Wednesday, October 18, 2006  |  posted by Hugh Hewitt

After a grand event at Ben Franklin Hall last night with Senator Rick Santorum and Dennis Prager (with blogger Rare Kate was there, and my NYC radio colleague Kevin McCullough as well. Kevin’s shot a lot of video which he is posting throughout the day) it was on to Cleveland.

The audio of my interview with Senator Santorum is here, and if you know a voter in PA, send them the link and ask them to listen to it. The vast gap in ability between Rick Santorum and Bob Casey is most obvious when Santorum is talking about Islamist terror and Casey is fumbling to complete a sentence. A vote for Casey is not only a vote to strip the Keystone State of one of its most influential and effective elected officials in Washington, it is also to assist the Senate in its rapid and continuing disarmament in the smarts department.

On the flight from Philly to Cleveland last night, Dennis, his producer Alan and I discussed the sorry state of the United States Senate these days. At a time of national crisis, the Senate is full of empty suits, and the lightweight caucus is bipartisan (see Lincoln Chaffe, for example).

If I were the ad man for the GOP, I’d show a stream of disembodied coats, pants and dresses moving up the Capitol’s steps, with a narration commenting on the need to stop sending empty suits to D.C. It could play in almost every Senate race that matters this year, as Menedez, Cardin, Stabenow, Cantwell, etc are lightweights, but it would be especially appropriate in PA, where Casey is simply and obviously not qualified to be a United States Senator in a time of war.

To assist Santorum in the GOTV effort, go to

Pollsters are selling the idea that Santorum cannot close the gap they say exists in the Keystone State. It is the same message they are peddling across the country in a variety of races. Last night I interviewed pollster Scott Rasmussen on his “turnout model,” and elicited from him some details on the model he is using in Virginia, where Rasmussen announced yesterday that George Allen’s lead had shrunk to 3%.

HH: I understand the general, but for example, you just put out a new Virginia poll that shows that George Allen’s ahead by 3 points over James Webb.

SR: Right.

HH: In that polling, what percentage were Republicans?

SR: In that polling, the percentage of Republicans and Democrats is just about even. It’s about 39% Republican, 39% Democrat, and the rest unaffiliated.

I cannot find the Virginia 2002 turnout data from Senator Warner’s last race, but I do note that Gallup’s chief pollster noted last week that “the mid-September Gallup results suggest that the historical turnout advantage Republicans have enjoyed in mid-term elections appears to be operative again this year — at least as of this point.” There is also the widening gap between the GOP and Demopcratic GOTV efforts, on display in the three states I have visited thus far –Minnesota, Colorado and Pennsylvania– plus a decided cash advantage that favors the Republicans.

Thus a “turnout model” that shows even turnout between Republicans and Democrats in Virginia when the race is so controversial and so obviously heated and thus likely to bring voters to the polls strikes me as absurd and the result as unpersuasive.
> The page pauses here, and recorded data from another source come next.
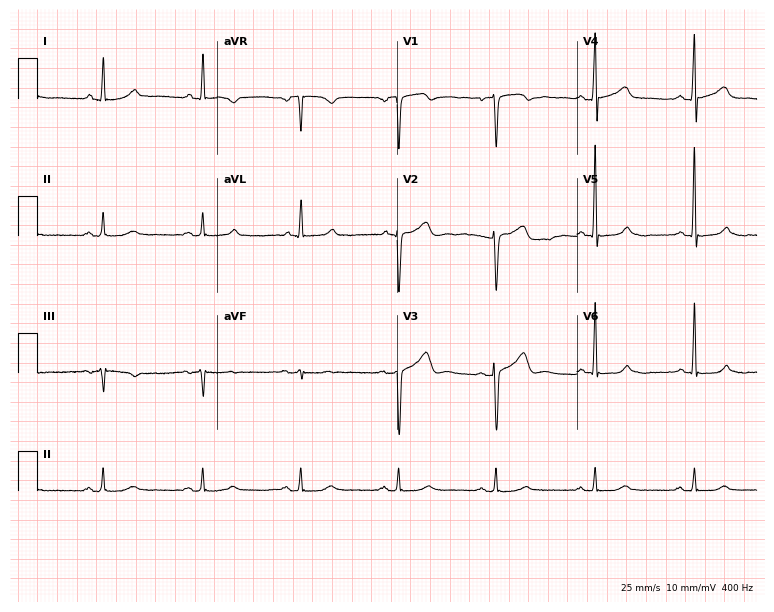
Electrocardiogram (7.3-second recording at 400 Hz), a 60-year-old man. Of the six screened findings (first-degree AV block, right bundle branch block, left bundle branch block, sinus bradycardia, atrial fibrillation, sinus tachycardia), none is recorded. Other findings, if any, are not listed.
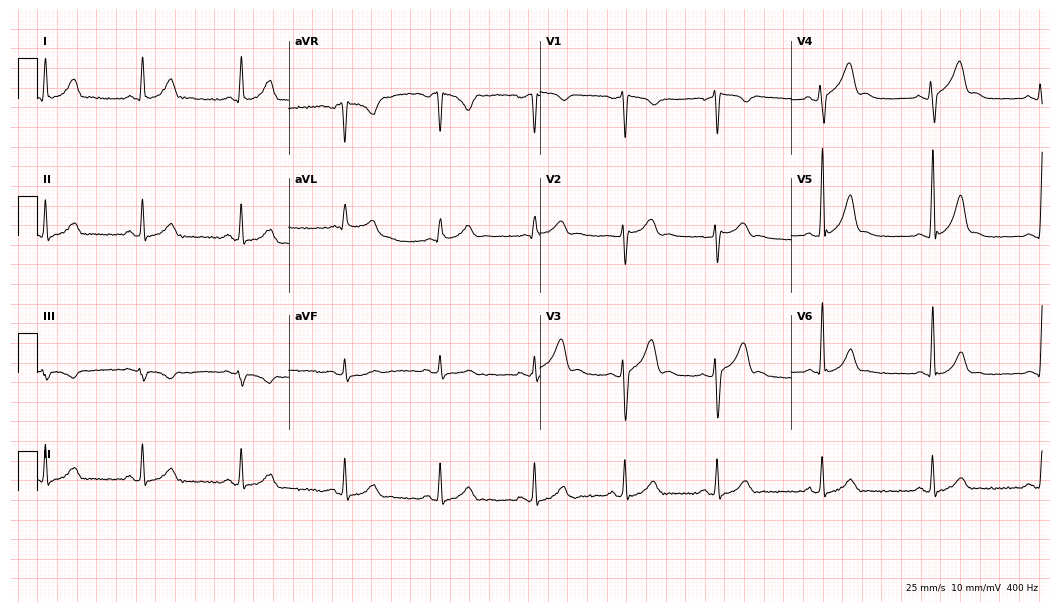
Standard 12-lead ECG recorded from a 37-year-old male. None of these six findings is recorded: first-degree AV block, right bundle branch block (RBBB), left bundle branch block (LBBB), sinus bradycardia, atrial fibrillation (AF), sinus tachycardia. Only these six findings were labelled.
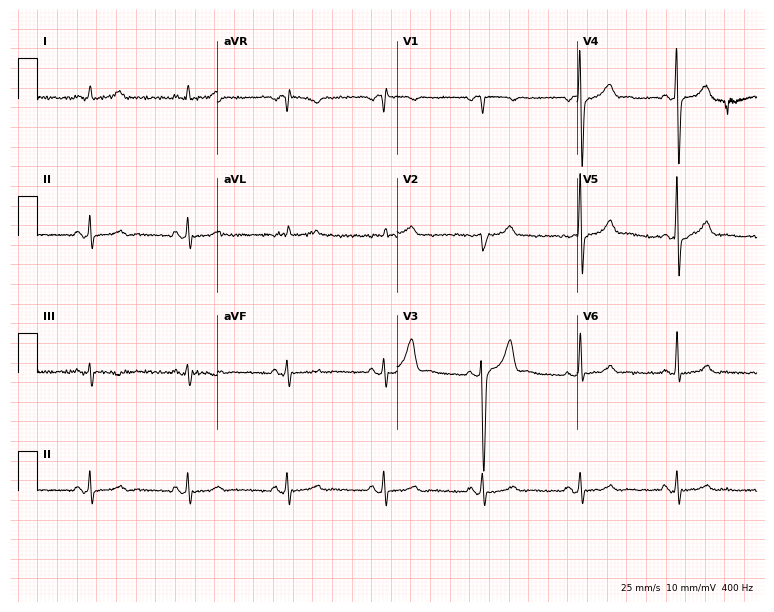
12-lead ECG from a male, 71 years old. No first-degree AV block, right bundle branch block, left bundle branch block, sinus bradycardia, atrial fibrillation or sinus tachycardia recorded for this tracing.

Using the RCP “averaging” of all polls helps to minimize the impact of lousy modeling, unless all the polls used to sample contain modeling errors.

A caller yesterday asked “So what? Won’t polls hsowing GOP candidates behind energize Republican voters to turn out?”

Hardly. I asked him whether season ticket holders to the Raiders or Broncos were more likely to be showing up to games in December. That clarified the issue quickly. Voters, like fans, don’t show up in the same numbers for lost causes, which is why lousy models do in fact produce polls that depress turnout.

Now here’s my question: When, in the last two cycles of 2002 and 2004, has any national poll of  standing shown a Republican to be ahead at this point in the race where that Republican in fact lost? (You can’t cite Zogby for this proposition, as the oll must generally be recognized as having at least a shred of credibility.)  While poll after poll over these years have shown Democrats ahead who in fact lost, can you recall a race where polling put a GOP candidate ahead who in fact got smacked badly on election day?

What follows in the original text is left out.